Hingga kuartal I 2015, PT Holcim Indonesia Tbk (SMCB) mencatat penurunan pendapatan sebanyak 5% menjadi Rp2,25 triliun dengan penurunan volume sebesar 7% dibandingkan periode yang sama di tahun 2014. Adapun penurunan tersebut dikarenakan pasar semen Indonesia yang melemah. Permintaan semen nasional menurun hingga 13,9 juta ton dibandingkan dengan pertumbuhan sebesar 4% atau 14,3 juta ton selama kuartal pertama tahun lalu.
Kebujakan pemerintah terkait perusahaan semen milik negara harus menurunkan harga sebesar Rp3.000 per sak yang kemudian berdampak ke seluruh industri juga berdampak pada harga pasar secara keseluruhan dan telah gagal menstimulasi peningkatan permintaan sejauh ini. Sementara harga bahan baku lebih tinggi 30%, biaya tenaga kerja lebih tinggi 27%, dan biaya listrik telah meningkat secara terus menerus selama 2014 hingga lebih dari 60%. Kenaikan-kenaikan ini terlihat dari penurunan laba kotor sebanyak 23% dari Rp689 miliar menjadi Rp533 miliar.
Menilik kabar dari lantai bursa perdagangan saham pada Rabu (20/5/15) saham SMCB dibuka pada level 1,615 setelah pada penutupan perdagangan sebelumnya berada pada level 1,615 dan bergerak dalam kisaran 1,615 – 1,650 dengan volume perdagangan saham mencapai 1,91 juta lembar saham.

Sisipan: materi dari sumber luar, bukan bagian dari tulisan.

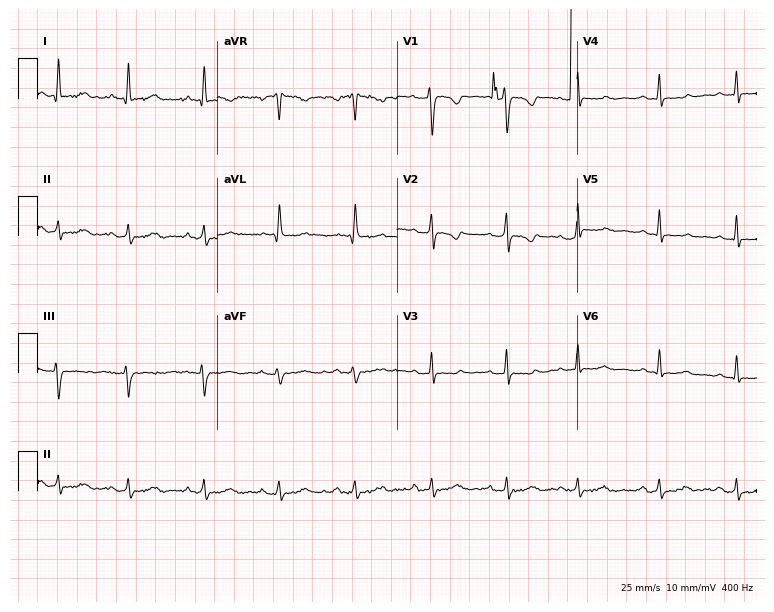
12-lead ECG from a 45-year-old female patient. No first-degree AV block, right bundle branch block (RBBB), left bundle branch block (LBBB), sinus bradycardia, atrial fibrillation (AF) or sinus tachycardia recorded for this tracing.
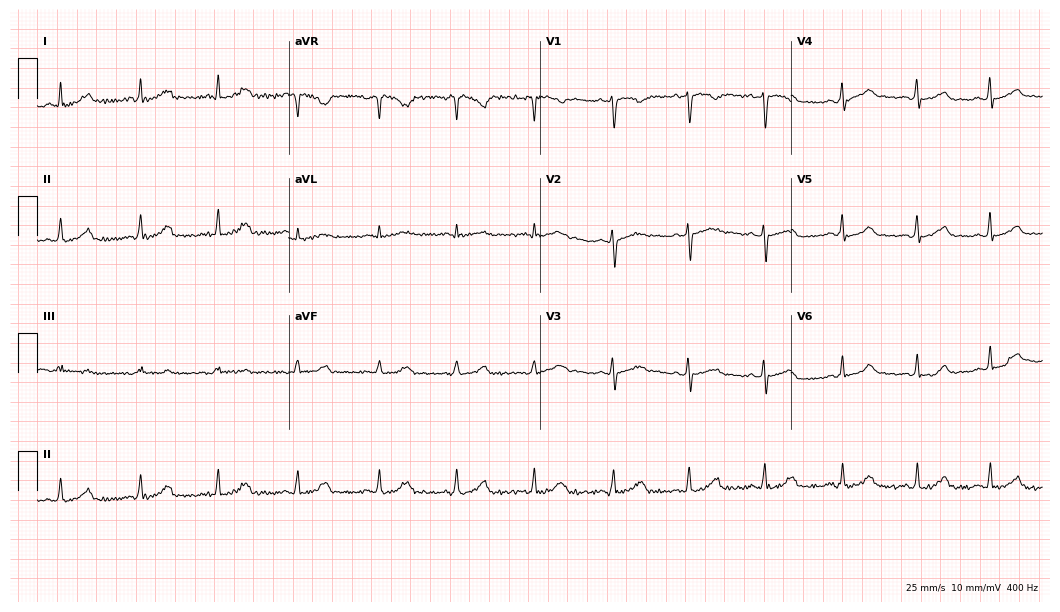
ECG (10.2-second recording at 400 Hz) — a woman, 27 years old. Screened for six findings — first-degree AV block, right bundle branch block, left bundle branch block, sinus bradycardia, atrial fibrillation, sinus tachycardia — none is recorded.

Analyst Vibiz Research Center melihat sisi indikator teknikal, harga saham SMCB sejak awal bulan Januari terlihat terus mengalami tekanan tajam dan menyentuh support kuat namun saat ini pergerakannya dalam kondisi koreksi tajam dan terus alami tekanan. Indikator MA sudah bergerak turun dan pola Three Black Crows terbentuk pada Lower Bolinger Band. Selain itu indikator stochastic mulai bergerak ke area jenuh jual.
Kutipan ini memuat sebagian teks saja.